# Making Population Inferences From Samples

• Apr 8th 2010, 01:16 PM
CogitoErgoCogitoSum
Making Population Inferences From Samples
How do you infer about the population from a sample? This how-to is the bulk of my question.

Now, do you need just one sample to infer about the population? Or do you need a multitude of samples? Do you need the sample mean and standard deviation? Or do you need the mean of sample means and the standard deviation of the standard deviations amongst these multitude of samples? Every reference I find leaves this point open to assumption.

Do you then need a large sample size? Is that relevant? Or do you need a large sample set of samples? I mean, is having a large multitude of small samples sufficient? Or is that the same as fewer samples of a larger size?

Suppose then you had the population standard deviation. According to my reference, you can use the standard normal distribution and a z-score test to infer about the population. But it doesnt say how.

Likewise, if your sample is large enough (or if the quantity of samples is large enough, Im not sure), you can also infer about a population from a sample. This time you dont need pop standard deviation, but you do need the sample standard deviation (or the standard deviations of the standard deviations of the samples, Im not sure which).

But if you dont know your population standard deviation and your sample size is small, then use the t-test. But my reference also doesnt tell me how to do that either... up until now there was no mention of the student t-distribution.

What exactly are you infering about the population? Whether you use the z-score or the t-score test, either way, you still need to know something about the population... be it the standard deviation or the mean. So it seems to me that you already need to have tallied up the population in order to make any sense of the samples deviation. What exactly are you inferring about the population from the sample?.. When you already know these particular variables about the population anyway, what is the point?
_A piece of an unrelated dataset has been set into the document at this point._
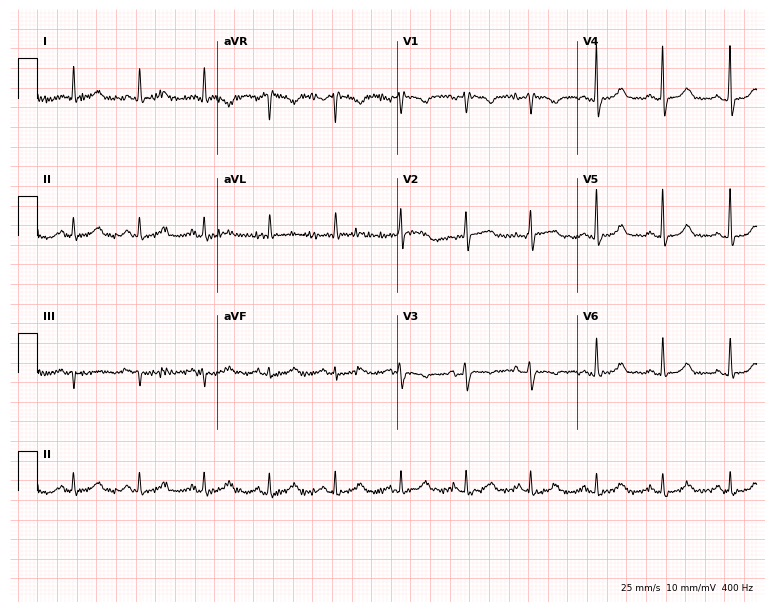
Standard 12-lead ECG recorded from a female, 50 years old (7.3-second recording at 400 Hz). None of these six findings is recorded: first-degree AV block, right bundle branch block, left bundle branch block, sinus bradycardia, atrial fibrillation, sinus tachycardia.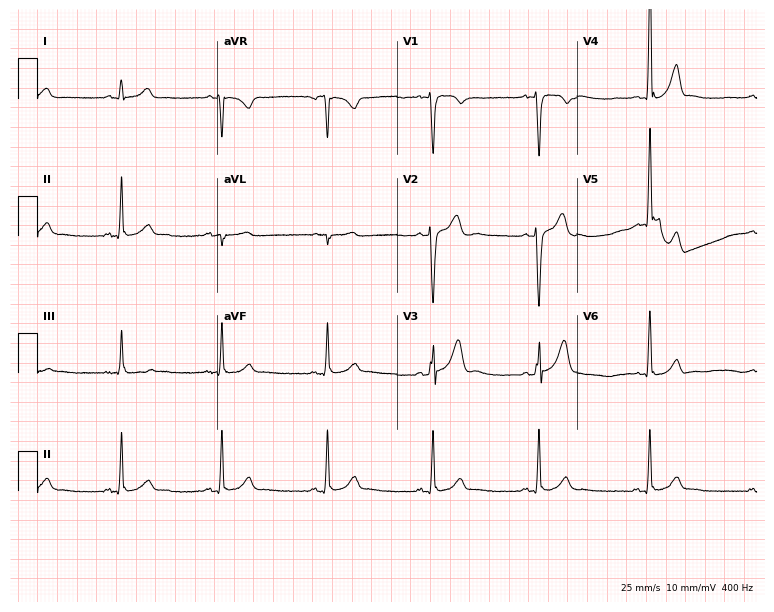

What I mean to say is... if you know neither the population standard deviation NOR the population mean... but you only have one (or more) samples... THEN how do you infer about the population?
• Apr 8th 2010, 07:25 PM
macosxnerd101
Quote:

Originally Posted by CogitoErgoCogitoSum
How do you infer about the population from a sample? This how-to is the bulk of my question.

Now, do you need just one sample to infer about the population? Or do you need a multitude of samples? Do you need the sample mean and standard deviation? Or do you need the mean of sample means and the standard deviation of the standard deviations amongst these multitude of samples? Every reference I find leaves this point open to assumption.

Do you then need a large sample size? Is that relevant? Or do you need a large sample set of samples? I mean, is having a large multitude of small samples sufficient? Or is that the same as fewer samples of a larger size?

When making inferrences from a sample, remember that it is a SIN not to check conditions.
SRS- The sample must be from a simple random sample
Independence- The units or subjects must be independent of each other
Normalcy- The sample must be approximately normally distributed. So if you are working with means, then the sample size needs to be >= 30. If it isn't, then graph it and check for skewness. If there is no significant skew (kind of a subjective thing), then you can proceed under the assumption of normalcy. If you are working with proportions, then np >= 10, n(1-p) >= 10, and 10n <= population size.

Quote:

Suppose then you had the population standard deviation. According to my reference, you can use the standard normal distribution and a z-score test to infer about the population. But it doesnt say how.

Likewise, if your sample is large enough (or if the quantity of samples is large enough, Im not sure), you can also infer about a population from a sample. This time you dont need pop standard deviation, but you do need the sample standard deviation (or the standard deviations of the standard deviations of the samples, Im not sure which).

But if you dont know your population standard deviation and your sample size is small, then use the t-test. But my reference also doesnt tell me how to do that either... up until now there was no mention of the student t-distribution.
Z-scores are for when you use proportions, work with the population, or work with a sample where n > 1000. T-scores are used for working with samples where n <= 1000 and you are not measuring proportions.

Quote:

What exactly are you infering about the population? Whether you use the z-score or the t-score test, either way, you still need to know something about the population... be it the standard deviation or the mean. So it seems to me that you already need to have tallied up the population in order to make any sense of the samples deviation. What exactly are you inferring about the population from the sample?.. When you already know these particular variables about the population anyway, what is the point?
Z and t-scores are used to help you find the probability of the even occurring given the mean and standard deviation (and df in the case of a t-test). They are usually used in combination with some kind of hypothesis testing to compare against an alpha value to see if data is significant.

Quote:

What I mean to say is... if you know neither the population standard deviation NOR the population mean... but you only have one (or more) samples... THEN how do you infer about the population?
In a nutshell, this is why we use confidence intervals. Basically, confidence intervals are used to state how confident we are that our sample statistic has captured the population parameter. The formula for confidence intervals is as follows: C = stat +- Crit.Value(Std. Error or Std. Dev). Note that with the +- operators both being used, you will get a range of values (or an interval) from this.